Is Religion the Answer to the Future of Capitalism?

Organized religion is losing its followers. “For the first time ‘No Religion’ has topped a survey of Americans’ religious identity, according to a new analysis by a political scientist. The non-religious edged out Catholics and evangelicals in the long-running General Social Survey." Ryan Burge, a political scientist at Eastern Illinois University and a Baptist pastor, found that 23.1% of Americans identify as “No Religion.” In the survey, 23 percent say they are Catholic and 22.5 percent say they are evangelical Christians.


Due to this trend, houses of worships are having to find other ways to engage with a populous that has less time, a heightened allergic reaction to hypocrisy, and in large part less disposable income. Even more worrisome for religious leaders is that younger generations are leaving in even larger numbers, and/or never joining in the first place. “For Millennials and even GenXers, the most common religion is no religion at all. The Nones claim 44% of the 18–29 age group, and nearly that (43%) among those who are 30–44.” That is a dramatic change from other generations. "Among Americans older than 65, just 21% … say they are atheist, agnostic, or nothing in particular. However, even that 21% is a five-point rise from where the over-65 group was in 2015, when just 16% identified themselves this way.”


Needless to say, work needs to be done if this trend is to be stopped, let alone reversed.



One way in which houses of worship are attempting to stem the tide is by adopting for-profit innovations purposed to help their communities become economically, socially, and environmentally sustainable for all of their residents. That's right, houses of worship are making investments in innovations purposed to rise up their communities whether or not those benefitting are simultaneously praying for the support they need.

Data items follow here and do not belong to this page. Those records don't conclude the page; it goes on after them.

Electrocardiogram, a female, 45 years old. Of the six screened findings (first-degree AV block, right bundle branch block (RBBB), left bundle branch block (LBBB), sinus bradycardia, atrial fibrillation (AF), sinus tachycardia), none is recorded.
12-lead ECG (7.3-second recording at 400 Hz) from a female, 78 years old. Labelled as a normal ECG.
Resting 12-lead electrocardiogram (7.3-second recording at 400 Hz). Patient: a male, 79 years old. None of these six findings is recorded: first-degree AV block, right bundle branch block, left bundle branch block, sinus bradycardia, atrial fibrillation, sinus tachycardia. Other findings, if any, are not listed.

Our recent research shows that houses of worship are:

  • Investing in and hosting incubators and accelerators for local entrepreneurs

  • Funding the adoption of community capital innovations

  • Making micro-loans

  • Becoming "Impact Investors" in community born Impact Innovations

  • Holding free community entrepreneurship classes

  • Providing funding for community residents to become Certified in Impact Economics

  • Adopting the BALLE tenets of a Local Living Economy

If the future of capitalism is "Inclusive", and the purpose is to redefine access to the opportunity to participate in and personal benefit from (financially) the drive for a sustainable future, houses of worship are starting to be on the cutting edge.

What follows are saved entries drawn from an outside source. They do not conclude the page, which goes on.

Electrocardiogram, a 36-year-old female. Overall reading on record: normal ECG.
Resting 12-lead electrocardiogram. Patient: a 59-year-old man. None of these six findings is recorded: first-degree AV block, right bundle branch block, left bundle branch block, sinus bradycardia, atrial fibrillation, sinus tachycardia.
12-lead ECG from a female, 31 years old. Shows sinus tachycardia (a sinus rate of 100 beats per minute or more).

Even though numbers are down, houses of worship still remain some of the most embedded, trusted, empathetic, and knowledgable institutions within their communities. We believe they have the potential to formally become the most important hubs for Impact Entrepreneurship and Investing in the world, and quite possibly the most important contributors to the future of capitalism.


A rallying cry for young entrepreneurs is "disrupt, democratize, and dis-intermediate". Wouldn't it be ironic if some of the most "institutionalized" organizations in the world became catalysts for this to occur.